Nutrition fact labels are required by the US Food and Drug Administration (FDA) on all food products manufactured and sold in the US. These labels provide helpful information for following a healthy diet. Here is a breakdown of how to read and use the information provided on these labels.

Serving Size

This indicates the size of one serving and the number of servings in a package. It may be listed in ounces or number of pieces. Like here it is one meal and the amount for each item in the meal is listed below. All the nutrients on a label are based on the consumption of the serving size listed. 

Calories

Are the amount of energy provided by one serving of a food product. To achieve or maintain a healthy body weight it is important to balance the number of calories you eat with what your body uses. In this example, there are 640 calories for one fillet of salmon and sides. If you were to add other sides to the meal, like a salad, you need to add these calories to your total for the day. If you eat more than the serving size listed on a package you are also consuming a greater number of calories.

Nutrients

The fact label provides information on key nutrients that the food product contains. Some of them are nutrients that an individual may want to eat less of, saturated fat, sodium, cholesterol, and added sugar and some may be nutrients that they want to consume more of, such as dietary fiber, vitamin D, calcium, iron, and potassium. 

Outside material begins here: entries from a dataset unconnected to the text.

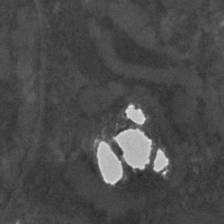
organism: C. elegans
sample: C. elegans embryo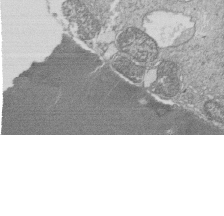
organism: Tetrahymena
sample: Cilia in tetrahymena

Total and added sugar: Total sugars are a combination of the sugar that occurs naturally in food, such as milk sugar (lactose) and sugar that is added during processing. Added sugars are things like dextrose, honey, and concentrated fruit juice. When the word “included” appears before the added sugar amount it means that it has been included in the total amount of sugar listed on the package.

Percent Daily Value

The %DV is a percentage of the daily value for each nutrient listed on the label per serving of the food product based on a 2,000 calorie diet. It is a reference guide that can help determine if a serving of a food is high or low in a nutrient that one wants to increase consumption of or may want to avoid. No calculation is needed to understand the %DV as it puts the number of grams, micrograms, and milligrams of a nutrient on the same scale, 0-100%. 

The US dietary guidelines recommend using the %DV as a guide in the following way. A DV of 5% or less of a nutrient per serving means it is low in that nutrient and a DV of 20% or more per serving indicates that the food is high in that nutrient. The general recommendation is to more often choose foods higher in %DV for dietary fiber, vitamin D, calcium, iron, and potassium and to choose foods lower in %DV for saturated fat, sodium, and added sugars.

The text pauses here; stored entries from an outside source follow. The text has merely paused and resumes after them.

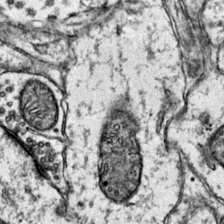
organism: Mouse
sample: Primary visual cortex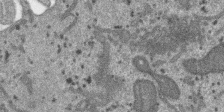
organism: Human
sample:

Protein is not required to have a %DV unless a claim is made on the label that it is a “high protein” food or it is marketed to children under age four. Trans Fat and Total Sugars also have no %DV as no reference level for Trans Fat or recommended level of consumption of sugar has been provided by experts.

On this label indicates that this meal has a high level of fiber at 18%, iron at 20% and is relatively low in added sugars at 8%DV. Saturated fat is a bit high at 30%DV but salmon is a naturally fatty fish and has other healthful benefits.

As with any dietary recommendations speak with your doctor about your particular medical condition before making any significant changes to your diet.